#1959 Self Edge is the denim purist’s denim store

It’s a common misconception that Japanese denim is woven on vintage American looms – the Japanese have had their own denim looms for a long time, but the best companies manufacture their jeans using vintage American sewing machines; and that’s where you can tell the difference. That’s one of the first things I was told upon entering the Lower East Side denim-purist store Self Edge this afternoon. You see, when you talk to a real-deal denim fan about jeans, you get schooled in much the same way as you would while discussing social networking sites with Mark Zuckerberg. There are jeans and then there are jeans, and Self Edge carries the second kind. With a host of exclusive brands from Japan plus a couple of American natives, the emphasis is on heritage construction, denim so stiff it could knock a dude out, handmade leatherwear and replicated old-world uniform garments. This ain’t your local dine and dash streetwear store.
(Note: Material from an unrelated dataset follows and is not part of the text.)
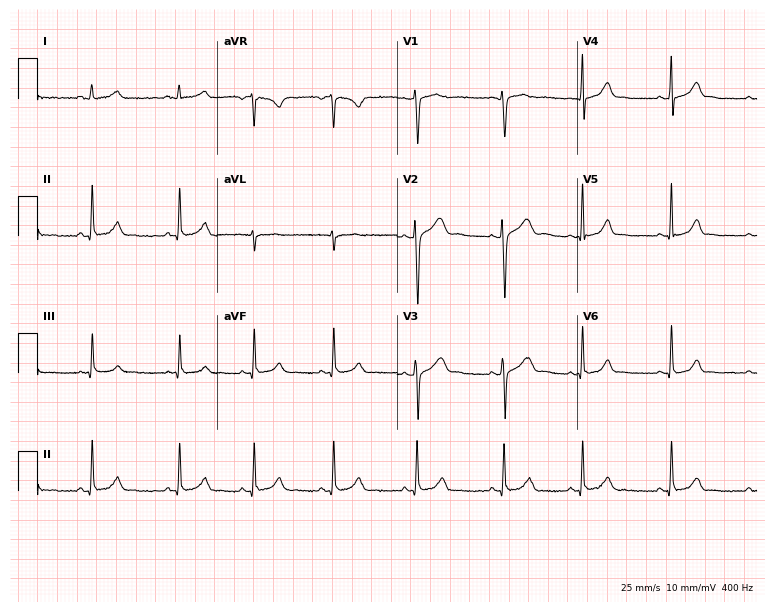
Standard 12-lead ECG recorded from a 17-year-old female (7.3-second recording at 400 Hz). None of these six findings is recorded: first-degree AV block, right bundle branch block, left bundle branch block, sinus bradycardia, atrial fibrillation, sinus tachycardia. Findings outside these six are not listed.

If you’re in the market for a serious pair of jeans that might last longer than you do, Self Edge is your spot.

Self Edge has three locations:

New York: 157 Orchard St. @ Rivington St. (Lower East Side) New York, NY 10002.

San Francisco: 714 Valencia St. @ 18th St. (Mission District) San Francisco, CA 94110.

Los Angeles: 144 N. La Brea Ave. @ Beverly Blvd. (Mid-City West / Hollywood) Los Angeles, CA 90036.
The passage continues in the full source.